* **INPUT MATERIAL**:
=== Begin Enclosure ===

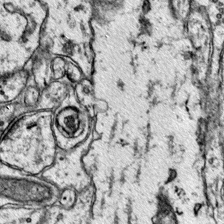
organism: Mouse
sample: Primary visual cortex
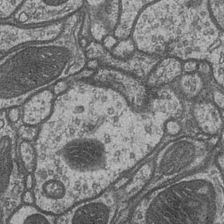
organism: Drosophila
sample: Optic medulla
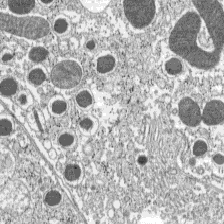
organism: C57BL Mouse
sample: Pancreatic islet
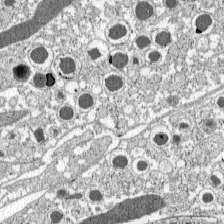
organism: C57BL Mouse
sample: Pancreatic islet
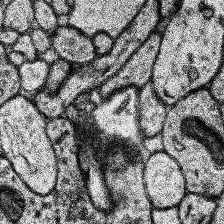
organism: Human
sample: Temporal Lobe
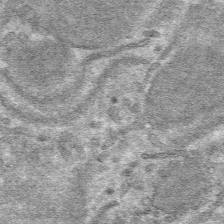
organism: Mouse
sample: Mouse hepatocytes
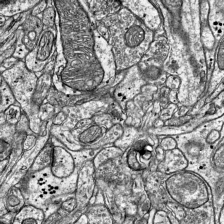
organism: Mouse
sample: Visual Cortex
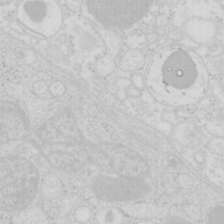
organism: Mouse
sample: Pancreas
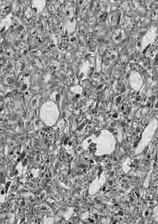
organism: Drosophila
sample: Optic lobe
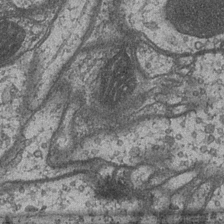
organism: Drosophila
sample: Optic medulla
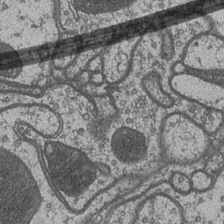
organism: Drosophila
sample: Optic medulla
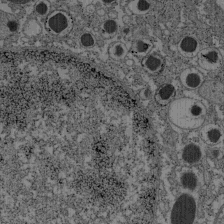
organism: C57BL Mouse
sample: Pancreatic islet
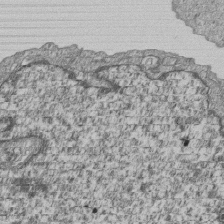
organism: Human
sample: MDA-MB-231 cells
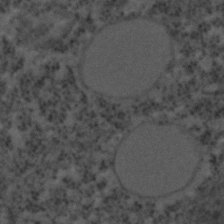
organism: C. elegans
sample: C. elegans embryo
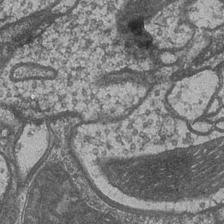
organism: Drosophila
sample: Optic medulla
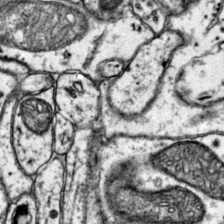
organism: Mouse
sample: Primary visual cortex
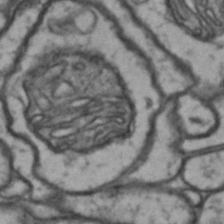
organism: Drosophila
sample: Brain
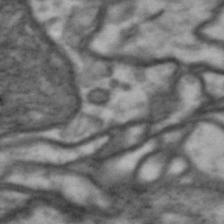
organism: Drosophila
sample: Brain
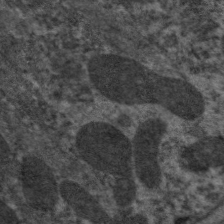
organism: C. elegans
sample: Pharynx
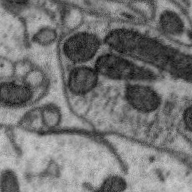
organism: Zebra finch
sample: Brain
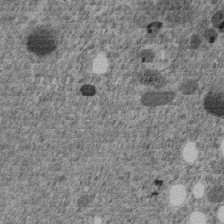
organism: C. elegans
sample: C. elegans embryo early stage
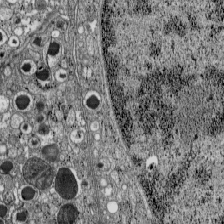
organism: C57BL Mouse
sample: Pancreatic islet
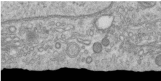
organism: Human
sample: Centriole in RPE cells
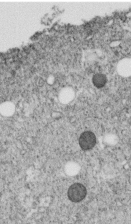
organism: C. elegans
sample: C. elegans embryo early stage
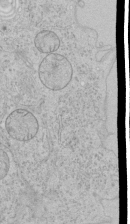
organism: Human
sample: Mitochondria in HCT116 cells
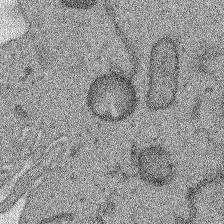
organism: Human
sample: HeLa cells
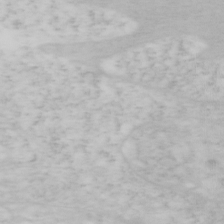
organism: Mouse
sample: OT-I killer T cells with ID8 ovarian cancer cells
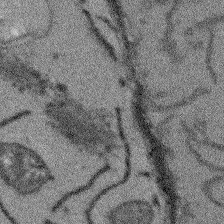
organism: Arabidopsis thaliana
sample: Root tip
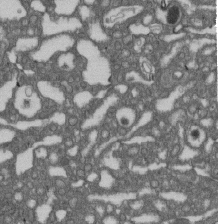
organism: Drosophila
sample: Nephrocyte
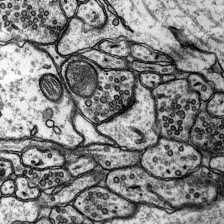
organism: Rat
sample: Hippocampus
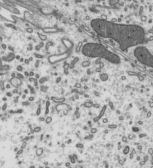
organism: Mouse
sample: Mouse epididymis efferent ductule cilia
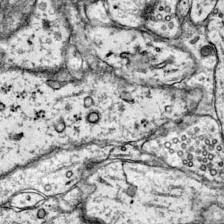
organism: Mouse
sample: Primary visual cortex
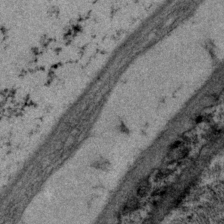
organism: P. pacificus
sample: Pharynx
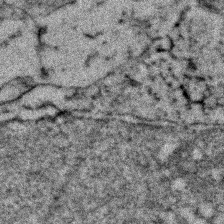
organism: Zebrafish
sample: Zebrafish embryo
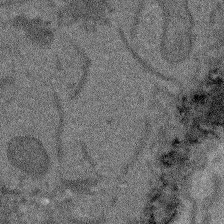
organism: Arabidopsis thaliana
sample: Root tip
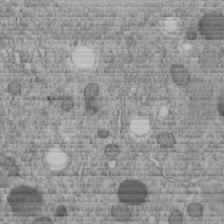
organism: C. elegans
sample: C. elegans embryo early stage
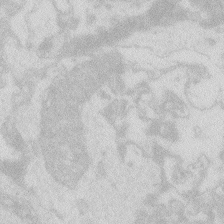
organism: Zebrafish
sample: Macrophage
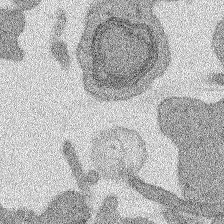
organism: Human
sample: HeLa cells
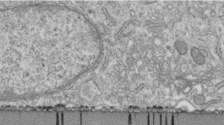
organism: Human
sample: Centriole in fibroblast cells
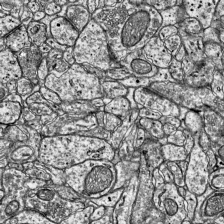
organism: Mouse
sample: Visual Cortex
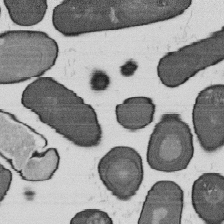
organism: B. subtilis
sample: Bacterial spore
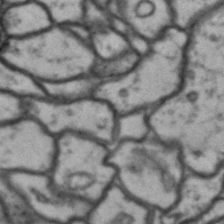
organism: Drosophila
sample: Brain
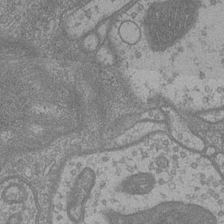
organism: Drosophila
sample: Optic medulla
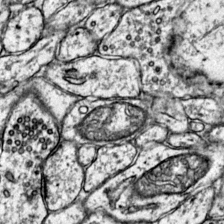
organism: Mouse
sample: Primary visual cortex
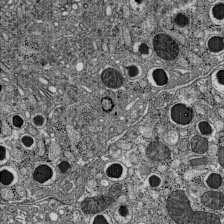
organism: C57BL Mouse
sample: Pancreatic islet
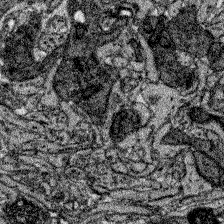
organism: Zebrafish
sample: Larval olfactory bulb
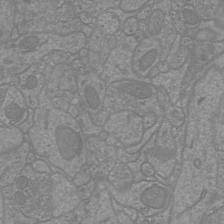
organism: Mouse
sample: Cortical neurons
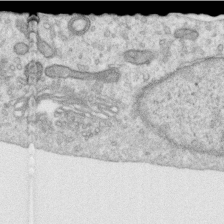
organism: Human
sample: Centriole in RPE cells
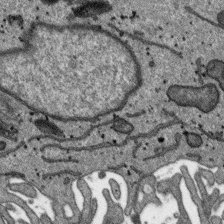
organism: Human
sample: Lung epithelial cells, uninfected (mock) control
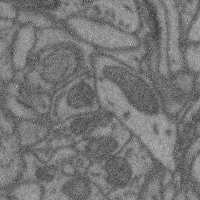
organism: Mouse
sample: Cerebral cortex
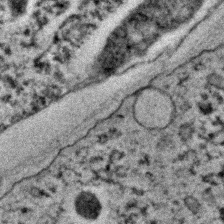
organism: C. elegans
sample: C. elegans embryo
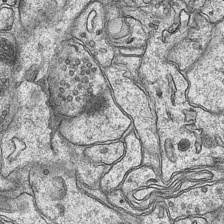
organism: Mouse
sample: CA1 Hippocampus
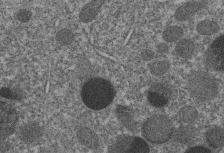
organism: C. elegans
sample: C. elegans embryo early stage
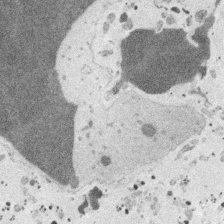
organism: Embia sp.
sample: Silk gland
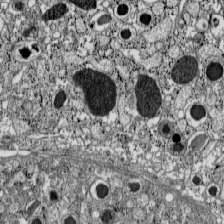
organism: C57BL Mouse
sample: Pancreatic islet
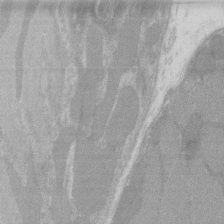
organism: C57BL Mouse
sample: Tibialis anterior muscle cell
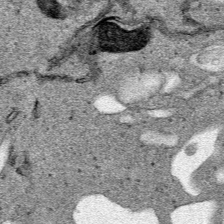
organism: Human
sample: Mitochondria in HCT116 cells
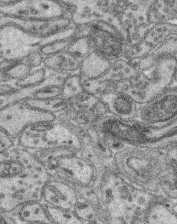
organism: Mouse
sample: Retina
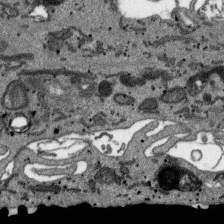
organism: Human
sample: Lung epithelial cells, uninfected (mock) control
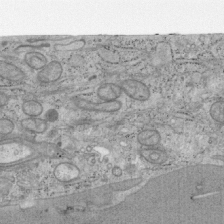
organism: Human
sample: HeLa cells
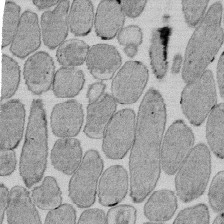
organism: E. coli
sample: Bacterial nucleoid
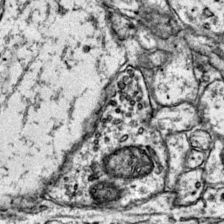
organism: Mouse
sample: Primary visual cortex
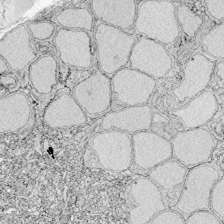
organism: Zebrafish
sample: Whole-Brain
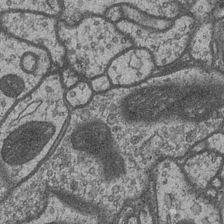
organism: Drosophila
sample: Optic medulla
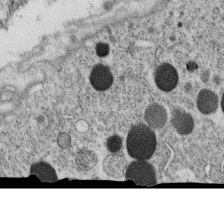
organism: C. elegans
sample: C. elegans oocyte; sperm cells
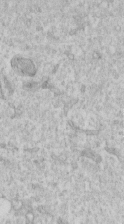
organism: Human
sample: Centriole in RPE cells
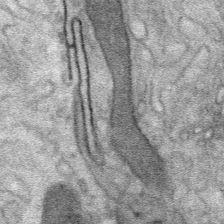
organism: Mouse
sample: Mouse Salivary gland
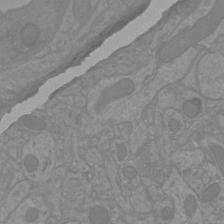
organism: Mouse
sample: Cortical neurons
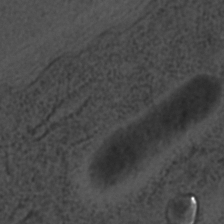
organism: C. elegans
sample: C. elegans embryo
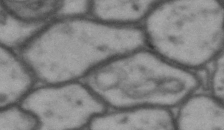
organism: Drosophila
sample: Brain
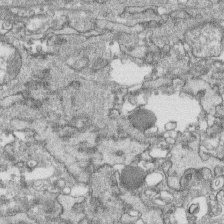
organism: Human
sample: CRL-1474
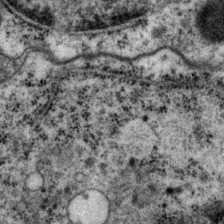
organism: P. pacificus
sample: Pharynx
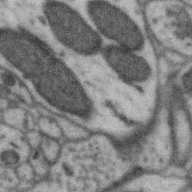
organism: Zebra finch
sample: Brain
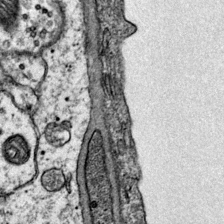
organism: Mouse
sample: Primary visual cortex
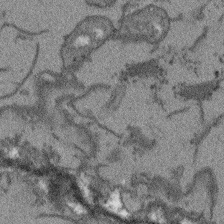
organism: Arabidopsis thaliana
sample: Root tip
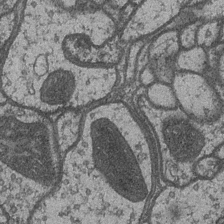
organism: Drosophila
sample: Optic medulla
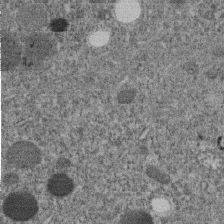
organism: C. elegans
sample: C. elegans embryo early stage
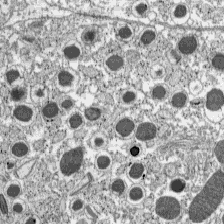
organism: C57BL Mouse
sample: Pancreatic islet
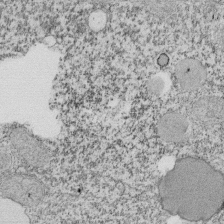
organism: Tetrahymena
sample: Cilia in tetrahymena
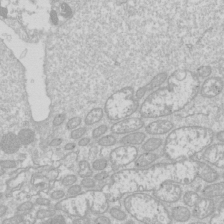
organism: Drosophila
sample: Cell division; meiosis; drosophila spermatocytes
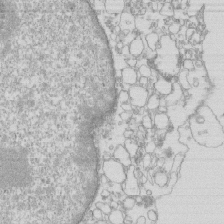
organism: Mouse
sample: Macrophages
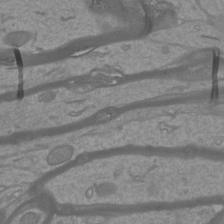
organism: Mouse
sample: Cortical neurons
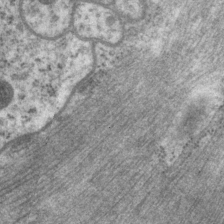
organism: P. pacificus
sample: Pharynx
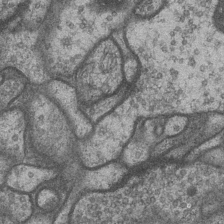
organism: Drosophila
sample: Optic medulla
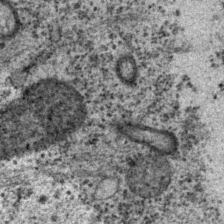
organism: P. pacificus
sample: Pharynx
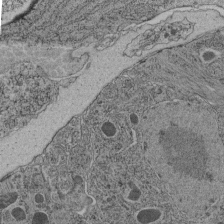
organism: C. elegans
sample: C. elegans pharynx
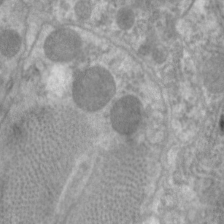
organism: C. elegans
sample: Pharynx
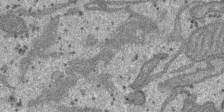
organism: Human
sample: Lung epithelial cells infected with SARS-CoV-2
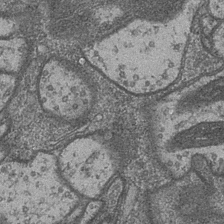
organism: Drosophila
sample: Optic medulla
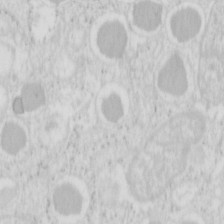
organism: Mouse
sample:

=== End Enclosure ===

Only an exact copy of the records counts as an answer. Leave out the images.

organism: Mouse
sample: Primary visual cortex
organism: Drosophila
sample: Optic medulla
organism: C57BL Mouse
sample: Pancreatic islet
organism: C57BL Mouse
sample: Pancreatic islet
organism: Human
sample: Temporal Lobe
organism: Mouse
sample: Mouse hepatocytes
organism: Mouse
sample: Visual Cortex
organism: Mouse
sample: Pancreas
organism: Drosophila
sample: Optic lobe
organism: Drosophila
sample: Optic medulla
organism: Drosophila
sample: Optic medulla
organism: C57BL Mouse
sample: Pancreatic islet
organism: Human
sample: MDA-MB-231 cells
organism: C. elegans
sample: C. elegans embryo
organism: Drosophila
sample: Optic medulla
organism: Mouse
sample: Primary visual cortex
organism: Drosophila
sample: Brain
organism: Drosophila
sample: Brain
organism: C. elegans
sample: Pharynx
organism: Zebra finch
sample: Brain
organism: C. elegans
sample: C. elegans embryo early stage
organism: C57BL Mouse
sample: Pancreatic islet
organism: Human
sample: Centriole in RPE cells
organism: C. elegans
sample: C. elegans embryo early stage
organism: Human
sample: Mitochondria in HCT116 cells
organism: Human
sample: HeLa cells
organism: Mouse
sample: OT-I killer T cells with ID8 ovarian cancer cells
organism: Arabidopsis thaliana
sample: Root tip
organism: Drosophila
sample: Nephrocyte
organism: Rat
sample: Hippocampus
organism: Mouse
sample: Mouse epididymis efferent ductule cilia
organism: Mouse
sample: Primary visual cortex
organism: P. pacificus
sample: Pharynx
organism: Zebrafish
sample: Zebrafish embryo
organism: Arabidopsis thaliana
sample: Root tip
organism: C. elegans
sample: C. elegans embryo early stage
organism: Zebrafish
sample: Macrophage
organism: Human
sample: HeLa cells
organism: Human
sample: Centriole in fibroblast cells
organism: Mouse
sample: Visual Cortex
organism: B. subtilis
sample: Bacterial spore
organism: Drosophila
sample: Brain
organism: Drosophila
sample: Optic medulla
organism: Mouse
sample: Primary visual cortex
organism: C57BL Mouse
sample: Pancreatic islet
organism: Zebrafish
sample: Larval olfactory bulb
organism: Mouse
sample: Cortical neurons
organism: Human
sample: Centriole in RPE cells
organism: Human
sample: Lung epithelial cells, uninfected (mock) control
organism: Mouse
sample: Cerebral cortex
organism: C. elegans
sample: C. elegans embryo
organism: Mouse
sample: CA1 Hippocampus
organism: C. elegans
sample: C. elegans embryo early stage
organism: Embia sp.
sample: Silk gland
organism: C57BL Mouse
sample: Pancreatic islet
organism: C57BL Mouse
sample: Tibialis anterior muscle cell
organism: Human
sample: Mitochondria in HCT116 cells
organism: Mouse
sample: Retina
organism: Human
sample: Lung epithelial cells, uninfected (mock) control
organism: Human
sample: HeLa cells
organism: E. coli
sample: Bacterial nucleoid
organism: Mouse
sample: Primary visual cortex
organism: Zebrafish
sample: Whole-Brain
organism: Drosophila
sample: Optic medulla
organism: C. elegans
sample: C. elegans oocyte; sperm cells
organism: Human
sample: Centriole in RPE cells
organism: Mouse
sample: Mouse Salivary gland
organism: Mouse
sample: Cortical neurons
organism: C. elegans
sample: C. elegans embryo
organism: Drosophila
sample: Brain
organism: Human
sample: CRL-1474
organism: P. pacificus
sample: Pharynx
organism: Zebra finch
sample: Brain
organism: Mouse
sample: Primary visual cortex
organism: Arabidopsis thaliana
sample: Root tip
organism: Drosophila
sample: Optic medulla
organism: C. elegans
sample: C. elegans embryo early stage
organism: C57BL Mouse
sample: Pancreatic islet
organism: Tetrahymena
sample: Cilia in tetrahymena
organism: Drosophila
sample: Cell division; meiosis; drosophila spermatocytes
organism: Mouse
sample: Macrophages
organism: Mouse
sample: Cortical neurons
organism: P. pacificus
sample: Pharynx
organism: Drosophila
sample: Optic medulla
organism: P. pacificus
sample: Pharynx
organism: C. elegans
sample: C. elegans pharynx
organism: C. elegans
sample: Pharynx
organism: Human
sample: Lung epithelial cells infected with SARS-CoV-2
organism: Drosophila
sample: Optic medulla
organism: Mouse
sample:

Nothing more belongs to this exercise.